One of the world's largest dry docks sank at a shipyard in northwestern Russia late last month, throwing a wrench into plans to repair and modernize the country's sole aircraft carrier — the Admiral Kuznetsov.
The Kuznetsov, which was sent for repairs in May after a history of breakdowns, was being refitted and upgraded at the PD-50 dry dock at the 82nd Repair Shipyard when a power supply disruption caused the pumps supporting the massive 80,000-ton structure to break down. As the damaged dock sank to the depths, two large cranes fell on the aircraft carrier, tearing a substantial 200-square-foot hole in the vessel.
Russian officials initially said that the accident would not delay efforts to repair the flagship of the Russian Navy, which returned from Syria spewing black smoke after losing two of its aircraft to tragic accidents, but it appears that the loss of the critical PD-50 dry dock may be a serious setback. The overhaul was expected to be finished in 2021, but it is unlikely that the country will be able to meet that deadline.
Russia has found viable alternatives to the sunken dry dock for almost all of its naval vessels, all except for the Kuznetsov, officials now admit.
"We have alternatives actually for all the ships except for Admiral Kuznetsov," Head of the United Ship-Building Corporation Alexei Rakhmanov told the state-run TASS news agency Wednesday. "As for the ships of the first rank, ... the Admiral Kuznetsov, creates certain inconveniences."

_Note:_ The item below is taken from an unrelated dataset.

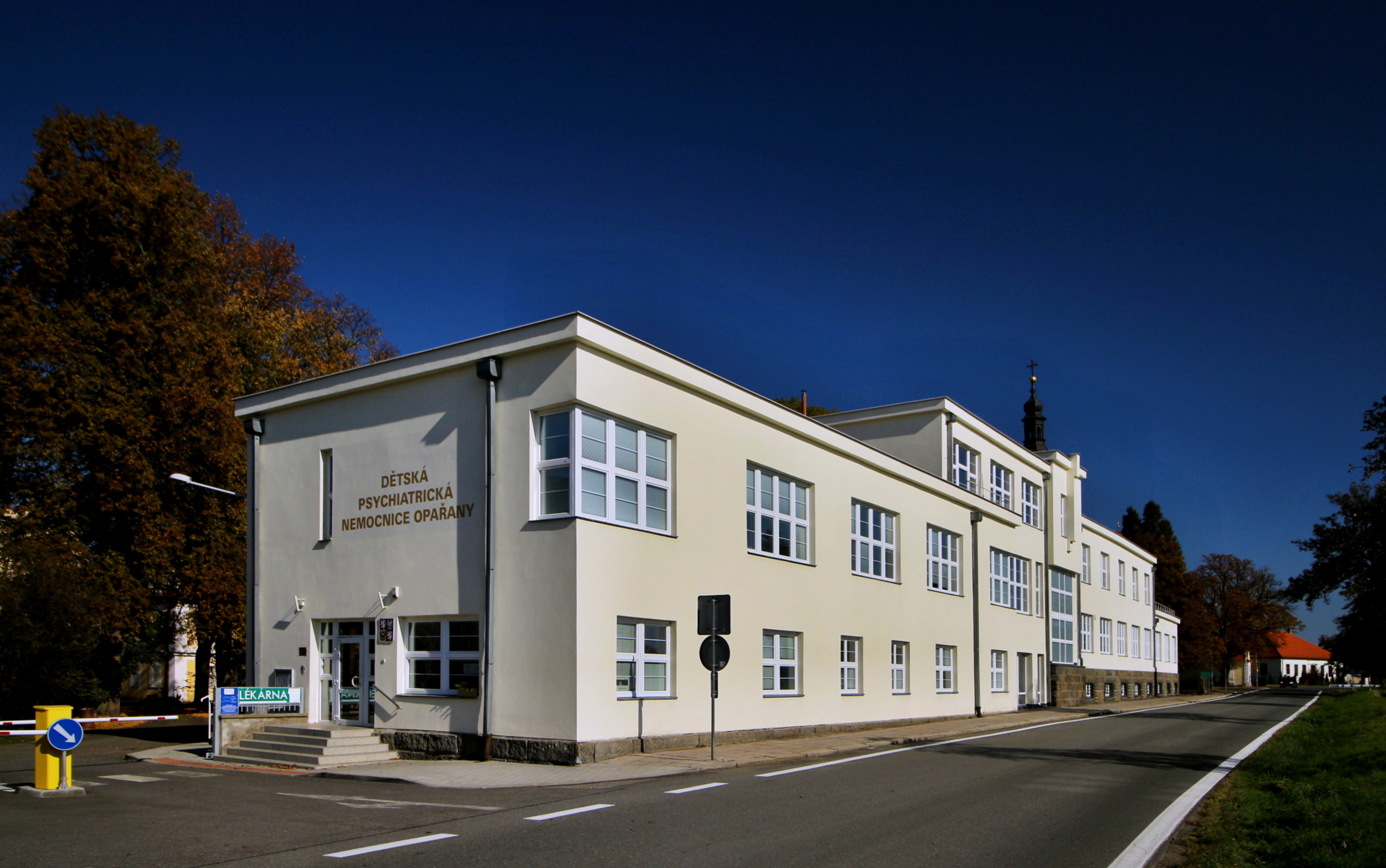 Opařany, okres Tábor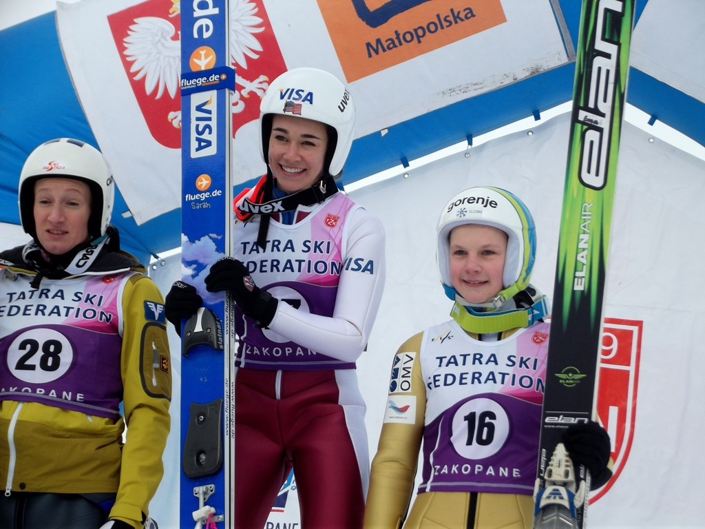 Zdjęcie zrobione podczas zawodów Pucharu kontynentalnego Kobiet w Skokach Narciarskich na Średniej Krokwi w Zakopanem.

"We hope the issue of the docking of first-rank ships will be resolved in the near future," he added, noting that the country is investigating other alternatives. The Kuznetsov is reportedly sitting at the 35th Ship Repair Plant. The PD-1 dock at the Severodvinsk shipyard was initially mentioned as a possible alternative, but it was later determined that the facility could not handle a ship of that size. Russia is believed to be looking seriously at trying to refloat the sunken dock.
The Diplomat reports that Russia lacks any acceptable alternative to the PD-50, which would take six months to a year to recover, an operation that would likely require international support, which it does not seem likely to receive. And given the country's souring relations with its European neighbors, Moscow probably can't count on Sweden building it another dry dock.
The loss of the PD-50 dry dock and the ensuing damage to the Kuznetsov begs the question of whether it is even worth it to salvage its carrier program given its poor performance record and unreliability, The War Zone assesses. The Kuznetsov carrier is regularly seen accompanied by tugboats, preparation for practically inevitable problems at sea.
It is currently unclear how the loss of the important dry dock will affect other ships slated for repair and modernization.